8. A 30-60-90 plan that gets you to safe ground
Day 0 to 30 – Stop the obvious bleeding
- Remove direct tool access. Introduce a policy gateway.
- Add hard budgets on tokens, calls, recursion, and spend.
- Sandbox browsing in a container or VM with egress allow-lists.
- Strip and re-write retrieved content. No raw HTML.
- Start logging prompts, retrieved content hashes, tool calls, and approvals.
Day 31 to 60 – Make it secure
- Move secrets into a vault. Rotate and scope credentials.
- Define typed I-O contracts with JSON schema validation.
- Introduce human approvals for high risk actions with rendered diffs.
- Pin framework versions. Scan models and artefacts on ingest.
- Stand up first AI-aware playbooks for incident response.
Day 61 to 90 – Prove it and scale up
- Establish a red teaming cadence. Maintain a living corpus of tests.
- Add cost, recursion, and egress dashboards with alerts.
- Map your risks to controls and to regulatory expectations.
- Formalise your model registry, provenance records, and release process.
9. Here’s a practical checklist for deployment reviews
- Tools behind a policy gateway – yes or no.
- High risk actions require human approval – yes or no.

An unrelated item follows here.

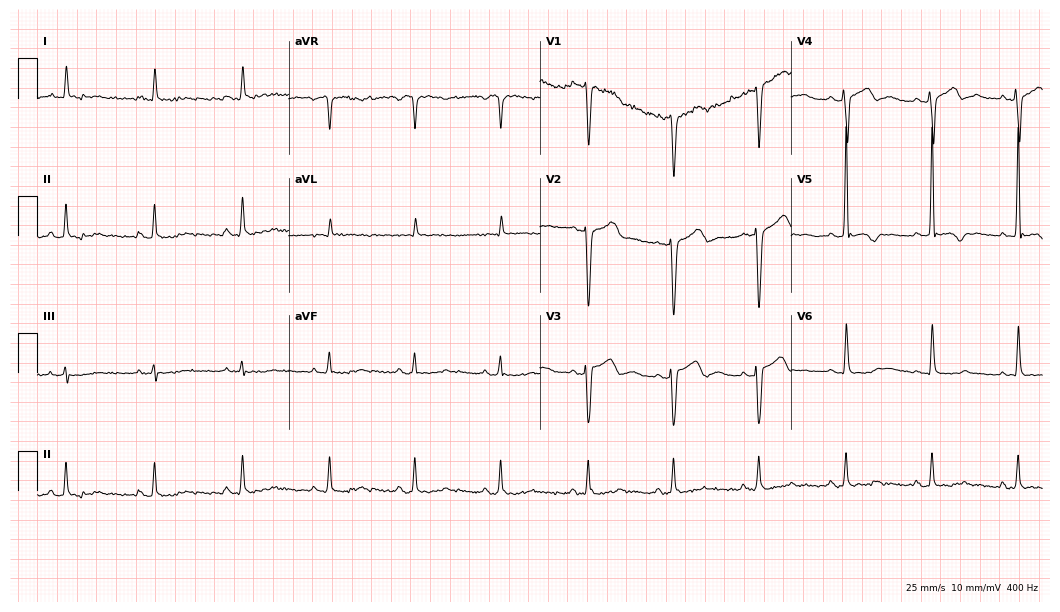
Electrocardiogram (10.2-second recording at 400 Hz), a male patient, 69 years old. Of the six screened findings (first-degree AV block, right bundle branch block, left bundle branch block, sinus bradycardia, atrial fibrillation, sinus tachycardia), none is recorded.

- Typed I-O with schema validation – yes or no.
- Browsing and HTTP calls are sandboxed with allow-listed egress – yes or no.

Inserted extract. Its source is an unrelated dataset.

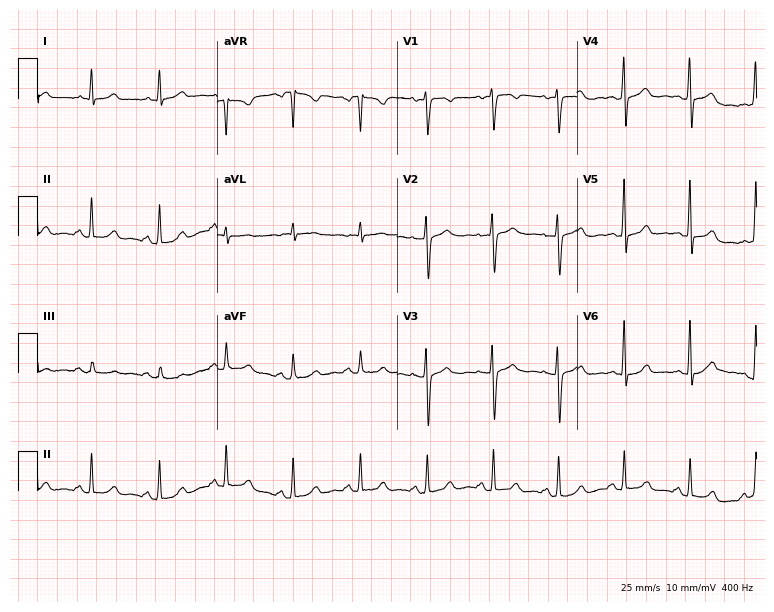
Electrocardiogram, a female patient, 45 years old. Overall reading on record: normal ECG.

- Retrieval service sanitises content and enforces server-side ACLs – yes or no.
- Secrets are ephemeral and scoped, never present in prompts or logs – yes or no.
- Budgets exist for tokens, calls, recursion, and spend – yes or no.
- Models and dependencies are pinned, scanned, and provenance-tracked – yes or no.
- Full-fidelity audit logging in place and retained to policy – yes or no.
- Red team tests exist and run in CI – yes or no.
- DPIA completed where personal data is involved – yes or no.
- EU AI Act obligations mapped, owners named, and processes defined – yes or no.
If any of the above are a no, do not ship. Fix it or remove the capability.
10. Final position
Agentic AI is not magic. It is automation that writes its own code in real time. That is powerful – but it is also fragile and dangerous.
The single most important mindset is this: if your agent can move money or data, assume it can be tricked into moving the wrong money or the wrong data. You MUST design for containment and verification, not simply rely on trust and hope.
Build a thin, deterministic shell around the AI core. Put budgets on everything. Treat all content as hostile. Log what matters. Red team like you mean it. In that way you can get to enjoy the benefits of automation without paying the ransom of chaos.